Quantum-inspired Benchmark for Estimating Intrinsic Dimension
Aritra Das, Joseph T. Iosue, Victor V. Albert
TL;DR
This work addresses the inconsistent intrinsic dimension (ID) estimates produced by existing IDE methods on real-world data by introducing QuIIEst, a quantum-inspired benchmark comprising infinite families of topologically non-trivial manifolds with known ground-truth IDs. Using Gilmore-Perelomov coherent-state embeddings, the authors generate homogeneous-space manifolds (e.g., Stiefel, Grassmannian, flag manifolds, and Pauli quotients) and even include non-manifold fractal examples like Hofstadter's butterfly to probe effective dimensionality. They evaluate six IDE methods across these manifolds, demonstrating that standard benchmarks often underrepresent difficulty and that embedding choices and distortions influence estimation accuracy; in particular, some manifolds are harder for IDEs than spheres with the same ground-truth dimension. The study further analyzes how data statistics and geometry relate to IDE performance and provides a scalable framework for future benchmarking, with plans to release datasets under CC BY 4.0 to advance reproducibility and comparative evaluation in intrinsic-dimension estimation.
Abstract
Machine learning models can generalize well on real-world datasets. According to the manifold hypothesis, this is possible because datasets lie on a latent manifold with small intrinsic dimension (ID). There exist many methods for ID estimation (IDE), but their estimates vary substantially.

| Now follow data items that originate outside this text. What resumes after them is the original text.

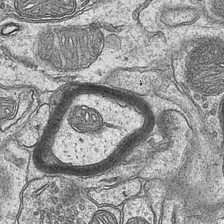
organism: Mouse
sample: CA1 Hippocampus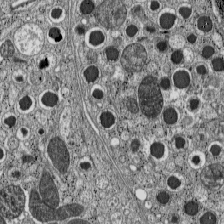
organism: C57BL Mouse
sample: Pancreatic islet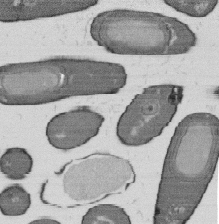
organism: B. subtilis
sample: Bacterial spore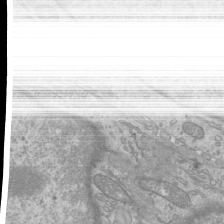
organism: Mouse
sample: Cilia; mouse epididymis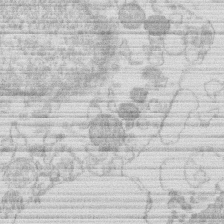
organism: Human
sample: Macrophage cells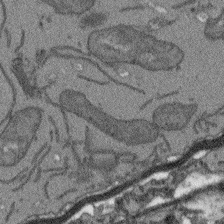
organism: Arabidopsis thaliana
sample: Root tip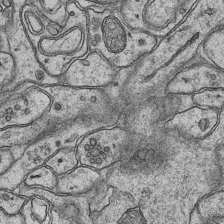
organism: Mouse
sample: CA1 Hippocampus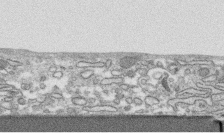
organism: Human
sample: CRL-1474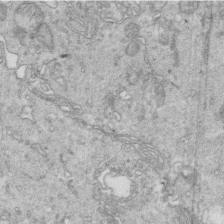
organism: Mouse
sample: Multiciliated cells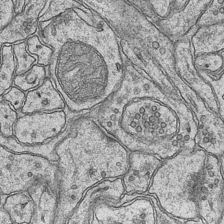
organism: Mouse
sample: CA1 Hippocampus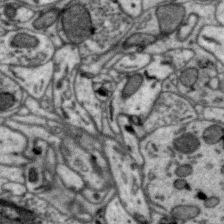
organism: Zebra finch
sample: Brain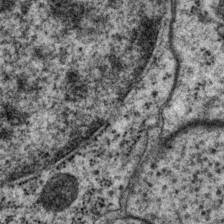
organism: P. pacificus
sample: Pharynx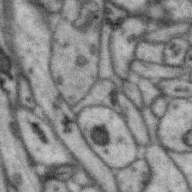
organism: Zebra finch
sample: Brain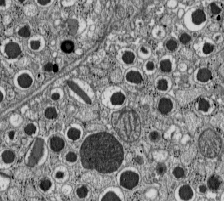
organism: C57BL Mouse
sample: Pancreatic islet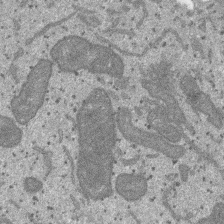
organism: Human
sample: Lung epithelial cells infected with SARS-CoV-2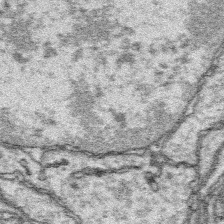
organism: Platynereis dumerilii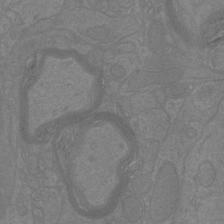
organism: Mouse
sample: Cortical neurons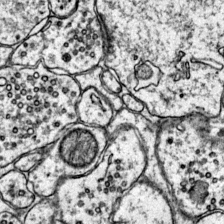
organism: Mouse
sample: Primary visual cortex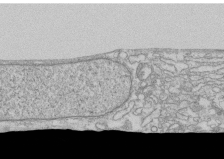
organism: Human
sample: CRL-1474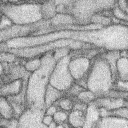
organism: Rabbit
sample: Retina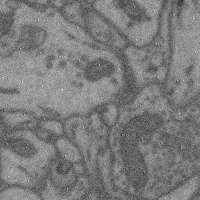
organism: Mouse
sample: Cerebral cortex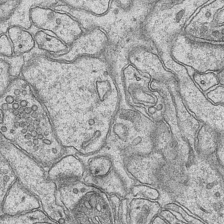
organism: Mouse
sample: CA1 Hippocampus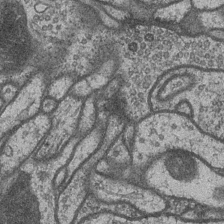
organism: Drosophila
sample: Optic medulla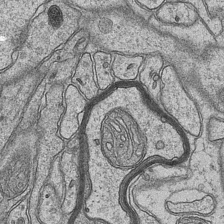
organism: Mouse
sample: CA1 Hippocampus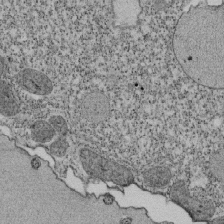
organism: Tetrahymena
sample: Cilia in tetrahymena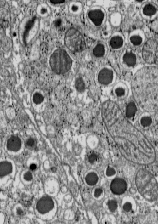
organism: C57BL Mouse
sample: Pancreatic islet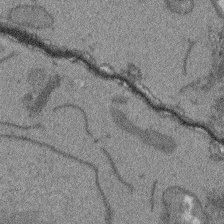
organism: Arabidopsis thaliana
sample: Root tip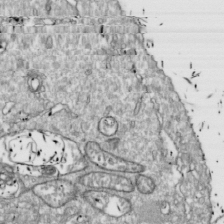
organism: Drosophila
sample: Cell division; meiosis; drosophila spermatocytes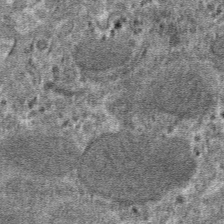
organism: Mouse
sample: Mouse hepatocytes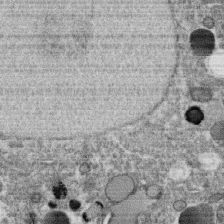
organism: C. elegans
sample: C. elegans oocyte; sperm cells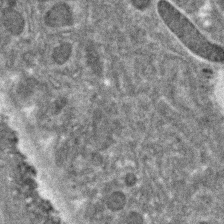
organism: C. elegans
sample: C. elegans embryo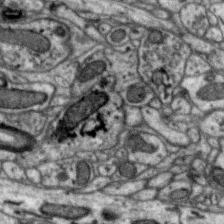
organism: Zebra finch
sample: Brain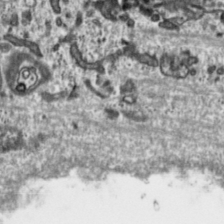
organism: Toxoplasma gondii
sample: Parasites in a vacuole inside a host cell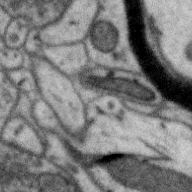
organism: Zebra finch
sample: Brain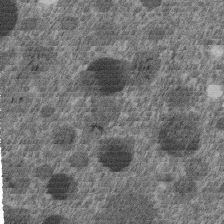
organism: C. elegans
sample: C. elegans embryo early stage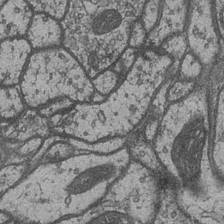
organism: Drosophila
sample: Optic medulla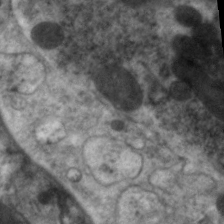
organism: C. elegans
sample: Pharynx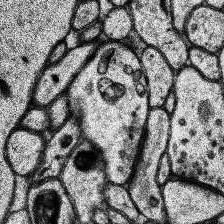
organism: Human
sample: Temporal Lobe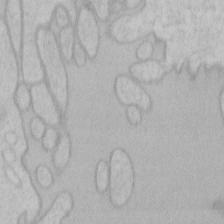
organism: Human
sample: HeLa cells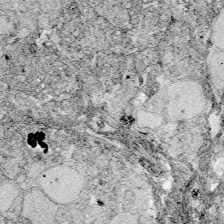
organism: Zebrafish
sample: Whole-Brain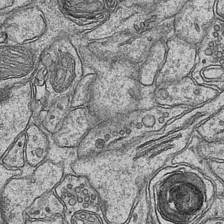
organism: Mouse
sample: CA1 Hippocampus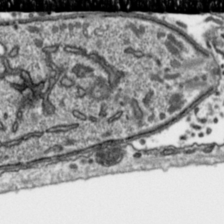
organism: Toxoplasma gondii
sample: Parasites in a vacuole inside a host cell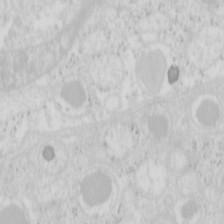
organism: Mouse
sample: Pancreas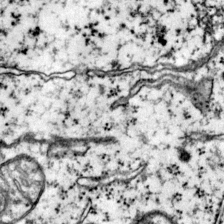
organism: Mouse
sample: Primary visual cortex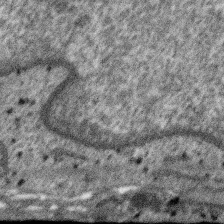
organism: Human
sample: Lung epithelial cells infected with SARS-CoV-2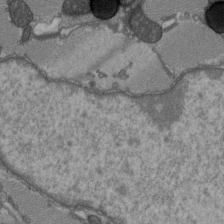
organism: C57BL Mouse
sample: Heart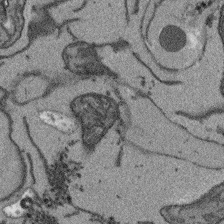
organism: Arabidopsis thaliana
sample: Root tip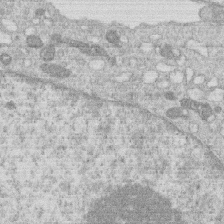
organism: Human
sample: Macrophage cells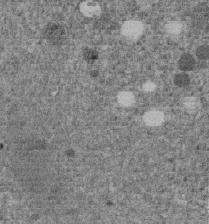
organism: C. elegans
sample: C. elegans embryo early stage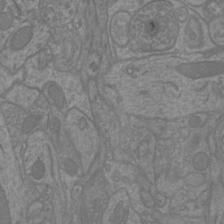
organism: Mouse
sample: Cortical neurons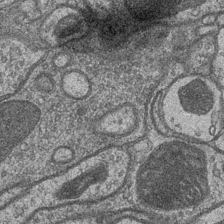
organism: Drosophila
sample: Optic medulla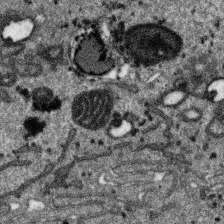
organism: Human
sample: Lung epithelial cells infected with SARS-CoV-2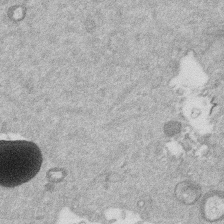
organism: Mouse
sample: Dividing mouse embryo 1 cell stage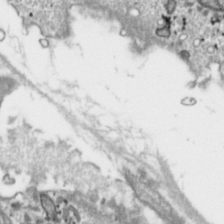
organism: Toxoplasma gondii
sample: Parasites in a vacuole inside a host cell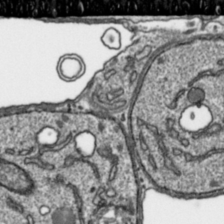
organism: Toxoplasma gondii
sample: Parasites in a vacuole inside a host cell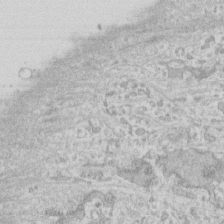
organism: Human
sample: Fibroblast cells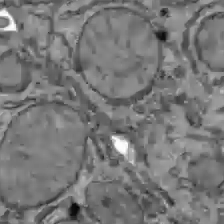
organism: C57BL Mouse
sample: Liver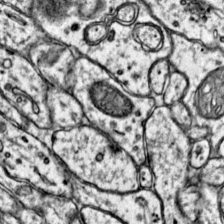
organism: Mouse
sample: Primary visual cortex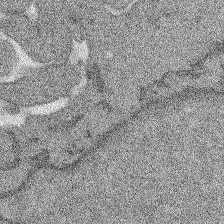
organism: Human
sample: HeLa cells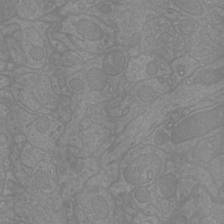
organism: Mouse
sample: Cortical neurons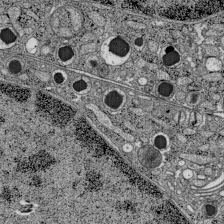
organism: C57BL Mouse
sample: Pancreatic islet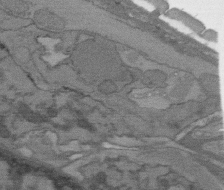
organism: C. elegans
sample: AFD neurons C. elegans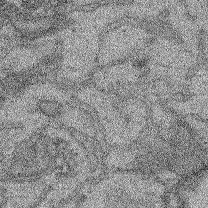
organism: Human
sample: HeLa cells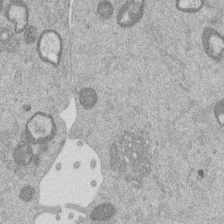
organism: Mouse
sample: Dividing mouse embryo 1 cell stage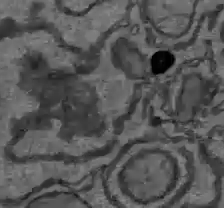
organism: C57BL Mouse
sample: Liver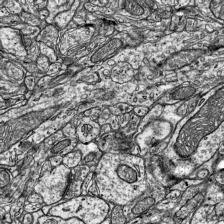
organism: Mouse
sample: Visual Cortex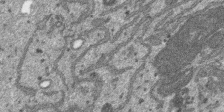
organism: Human
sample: Lung epithelial cells infected with SARS-CoV-2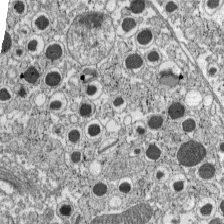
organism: C57BL Mouse
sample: Pancreatic islet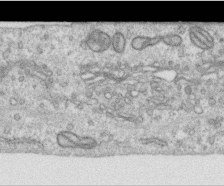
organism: Human
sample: Centriole in RPE cells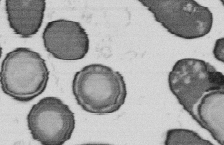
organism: B. subtilis
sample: Bacterial spore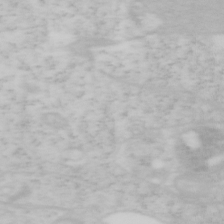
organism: Mouse
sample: OT-I killer T cells with ID8 ovarian cancer cells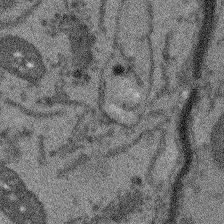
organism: Arabidopsis thaliana
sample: Root tip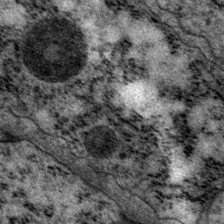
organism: P. pacificus
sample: Pharynx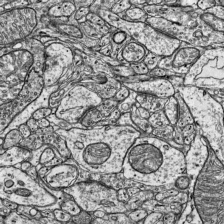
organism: Mouse
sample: Visual Cortex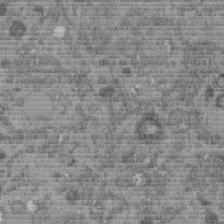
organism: C. elegans
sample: C. elegans embryo early stage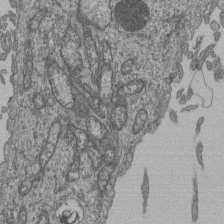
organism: Human
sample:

This warrants benchmarking IDE methods on manifolds that are more complex than those in existing benchmarks. We propose a Quantum-Inspired Intrinsic-dimension Estimation (QuIIEst) benchmark consisting of infinite families of topologically non-trivial manifolds with known ID. Our benchmark stems from a quantum-optical method of embedding arbitrary homogeneous spaces while allowing for curvature modification and additive noise. The IDE methods tested were generally less accurate on QuIIEst manifolds than on existing benchmarks under identical resource allocation. We also observe minimal performance degradation with increasingly non-uniform curvature, underscoring the benchmark's inherent difficulty. As a result of independent interest, we perform IDE on the fractal Hofstadter's butterfly and identify which methods are capable of extracting the effective dimension of a space that is not a manifold.